= Collected data =
▼▼▼

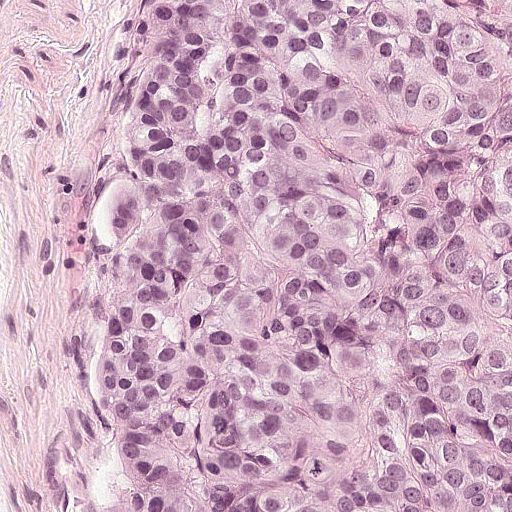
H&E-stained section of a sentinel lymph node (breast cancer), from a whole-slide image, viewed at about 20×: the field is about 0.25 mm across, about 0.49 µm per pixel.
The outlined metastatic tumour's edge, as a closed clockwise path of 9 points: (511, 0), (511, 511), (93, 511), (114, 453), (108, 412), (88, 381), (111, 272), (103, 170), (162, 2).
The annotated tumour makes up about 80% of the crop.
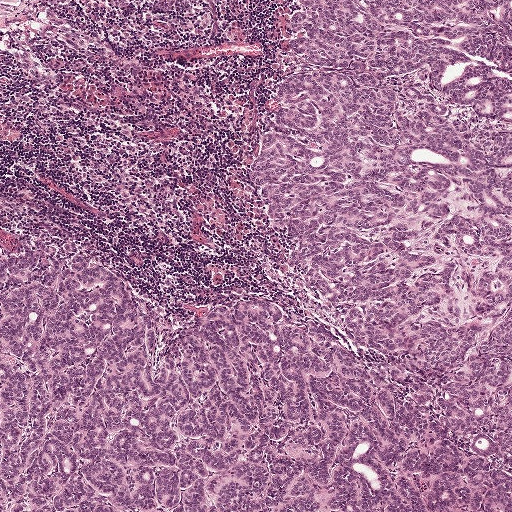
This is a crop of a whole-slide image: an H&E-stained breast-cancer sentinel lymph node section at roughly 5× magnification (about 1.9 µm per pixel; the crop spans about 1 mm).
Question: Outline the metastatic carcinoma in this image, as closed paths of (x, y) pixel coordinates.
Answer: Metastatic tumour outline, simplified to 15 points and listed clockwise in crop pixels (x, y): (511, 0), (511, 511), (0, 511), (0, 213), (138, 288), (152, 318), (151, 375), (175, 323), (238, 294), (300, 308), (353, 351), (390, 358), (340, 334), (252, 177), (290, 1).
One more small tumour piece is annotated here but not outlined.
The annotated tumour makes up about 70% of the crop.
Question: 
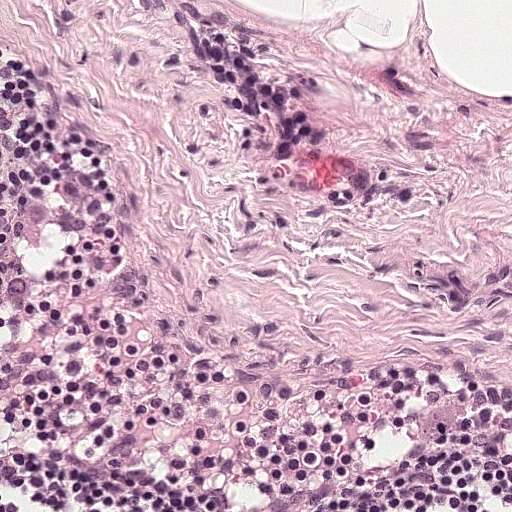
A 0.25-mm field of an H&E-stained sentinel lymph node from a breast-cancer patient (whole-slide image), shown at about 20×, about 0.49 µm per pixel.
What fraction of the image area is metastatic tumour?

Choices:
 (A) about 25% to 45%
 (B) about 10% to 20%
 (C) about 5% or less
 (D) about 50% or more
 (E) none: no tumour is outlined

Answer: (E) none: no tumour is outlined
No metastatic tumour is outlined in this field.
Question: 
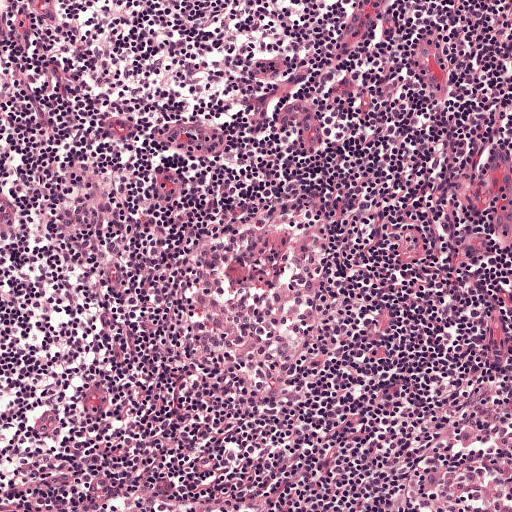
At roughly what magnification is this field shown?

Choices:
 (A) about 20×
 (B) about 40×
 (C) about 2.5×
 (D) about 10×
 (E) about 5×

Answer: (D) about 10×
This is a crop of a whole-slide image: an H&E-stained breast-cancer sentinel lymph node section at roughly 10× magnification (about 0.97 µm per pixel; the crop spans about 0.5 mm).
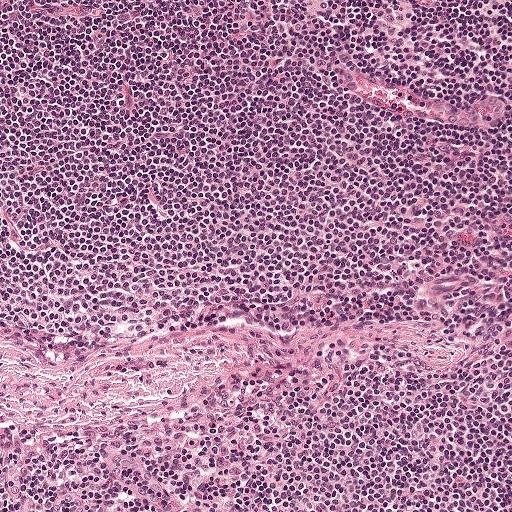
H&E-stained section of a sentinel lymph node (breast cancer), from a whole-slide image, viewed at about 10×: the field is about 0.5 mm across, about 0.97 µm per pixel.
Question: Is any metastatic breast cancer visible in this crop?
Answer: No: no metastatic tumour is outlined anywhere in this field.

▲▲▲

= TASK GOAL =
Repeat every entry above word for word, and include no pictures.

= SOLVED EXERCISE =
H&E-stained section of a sentinel lymph node (breast cancer), from a whole-slide image, viewed at about 20×: the field is about 0.25 mm across, about 0.49 µm per pixel.
The outlined metastatic tumour's edge, as a closed clockwise path of 9 points: (511, 0), (511, 511), (93, 511), (114, 453), (108, 412), (88, 381), (111, 272), (103, 170), (162, 2).
The annotated tumour makes up about 80% of the crop.
This is a crop of a whole-slide image: an H&E-stained breast-cancer sentinel lymph node section at roughly 5× magnification (about 1.9 µm per pixel; the crop spans about 1 mm).
Question: Outline the metastatic carcinoma in this image, as closed paths of (x, y) pixel coordinates.
Answer: Metastatic tumour outline, simplified to 15 points and listed clockwise in crop pixels (x, y): (511, 0), (511, 511), (0, 511), (0, 213), (138, 288), (152, 318), (151, 375), (175, 323), (238, 294), (300, 308), (353, 351), (390, 358), (340, 334), (252, 177), (290, 1).
One more small tumour piece is annotated here but not outlined.
The annotated tumour makes up about 70% of the crop.
Question: 
A 0.25-mm field of an H&E-stained sentinel lymph node from a breast-cancer patient (whole-slide image), shown at about 20×, about 0.49 µm per pixel.
What fraction of the image area is metastatic tumour?

Choices:
 (A) about 25% to 45%
 (B) about 10% to 20%
 (C) about 5% or less
 (D) about 50% or more
 (E) none: no tumour is outlined

Answer: (E) none: no tumour is outlined
No metastatic tumour is outlined in this field.
Question: 
At roughly what magnification is this field shown?

Choices:
 (A) about 20×
 (B) about 40×
 (C) about 2.5×
 (D) about 10×
 (E) about 5×

Answer: (D) about 10×
This is a crop of a whole-slide image: an H&E-stained breast-cancer sentinel lymph node section at roughly 10× magnification (about 0.97 µm per pixel; the crop spans about 0.5 mm).
H&E-stained section of a sentinel lymph node (breast cancer), from a whole-slide image, viewed at about 10×: the field is about 0.5 mm across, about 0.97 µm per pixel.
Question: Is any metastatic breast cancer visible in this crop?
Answer: No: no metastatic tumour is outlined anywhere in this field.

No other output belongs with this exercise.